Hoping for something lighter than recent fare, I chose What I Wrote on Genny's Blog for this week's older post. I have copied it below to make it easier to locate it, but if you go to the post itself, you can read the comments and enjoy the image.
What I Wrote on Genny's Post
Since I do have to get some sleep before leaving Duke University, where I have been this week at a conference, I decided to take the easy way out and post here something I wrote on Genny's site, about which she commented on my post about panhandling. (That's not really cheating, is it?) Genny was complaining that her house was full of bugs because her son loves them, but she finds them, well, a little off-putting. What I wrote to her was the following:
My son's house is filled with bugs, like yours, because my 7-year-old grandson, Nathaniel, is fascinated with anything that flies or crawls. We think he may grow up to be an entomologist -- he knows the scientific details of hundreds more bugs than I do. For example, we were walking to a local art fair downtown (downtown being three blocks in our 6x8 block town), and I pointed out a butterfly sitting on a hedge to him. "Grandma, that's not just any butterfly," he responded. "It's a painted lady." Well, pardon me! His wish list right now is for a black widow spider -- he thinks the red hour glass is beautiful. We do have them, but I don't want to be the one to try to catch it.
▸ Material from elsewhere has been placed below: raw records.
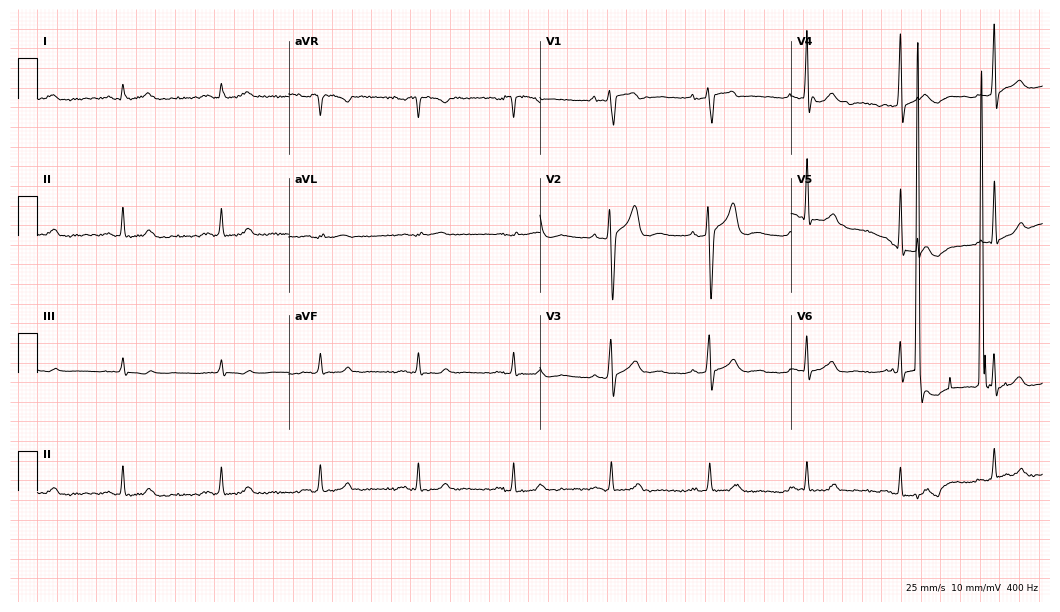
12-lead ECG from a male, 48 years old (10.2-second recording at 400 Hz). No first-degree AV block, right bundle branch block (RBBB), left bundle branch block (LBBB), sinus bradycardia, atrial fibrillation (AF) or sinus tachycardia recorded for this tracing.
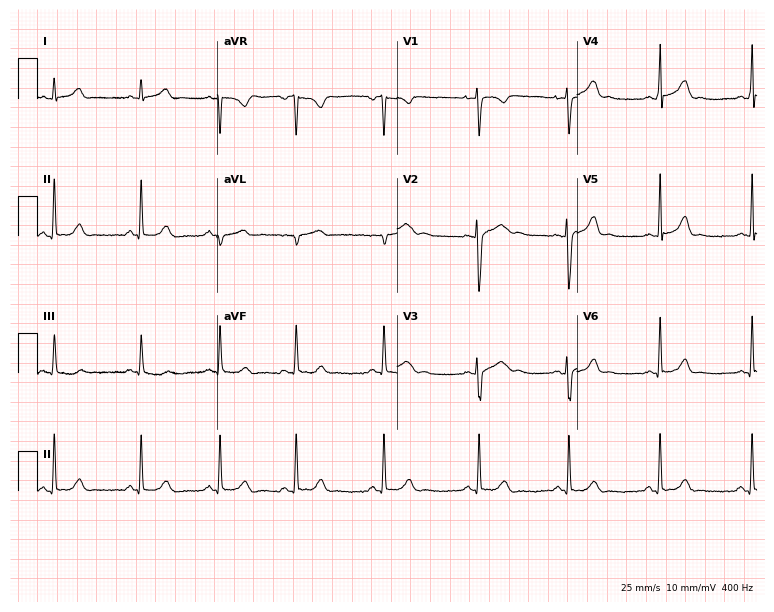
12-lead ECG (7.3-second recording at 400 Hz) from a 23-year-old woman. Labelled as a normal ECG.
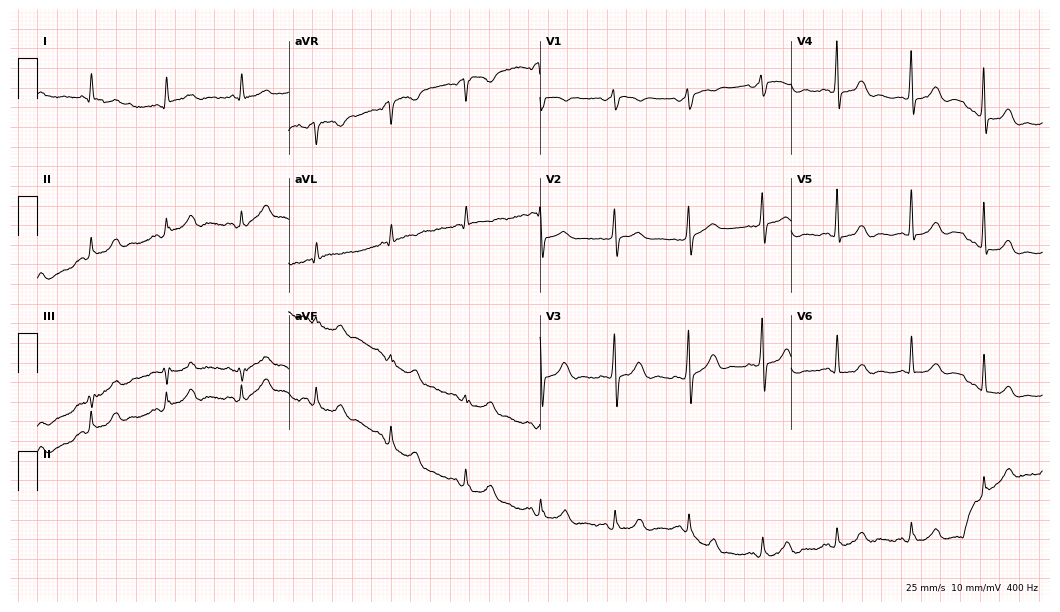
Electrocardiogram (10.2-second recording at 400 Hz), a male patient, 84 years old. Of the six screened findings (first-degree AV block, right bundle branch block, left bundle branch block, sinus bradycardia, atrial fibrillation, sinus tachycardia), none is recorded. Other findings, if any, are not listed.

Still, it is all an improvement over his little scientist father who at the age of 9 nearly burned our house down twice with his fire experiments. (1) The bathroom: he set two candles with the same amount of parafin on fire -- one short and fat, one long and lean, to see whether shape affected speed of burning; on that experiment, we lost our bathroom. (2) The roof: I caught him dropping burning objects from the roof. When confronted, he responded, "Newton said that two objects fall at the same rate regardless of mass, but if one were to be on fire, wouldn't there be thermal uplift, retarding the rate of fall?" Oh, my! We spent the next nine years, throwing out every match we found and conducting daily treasure hunts for matches.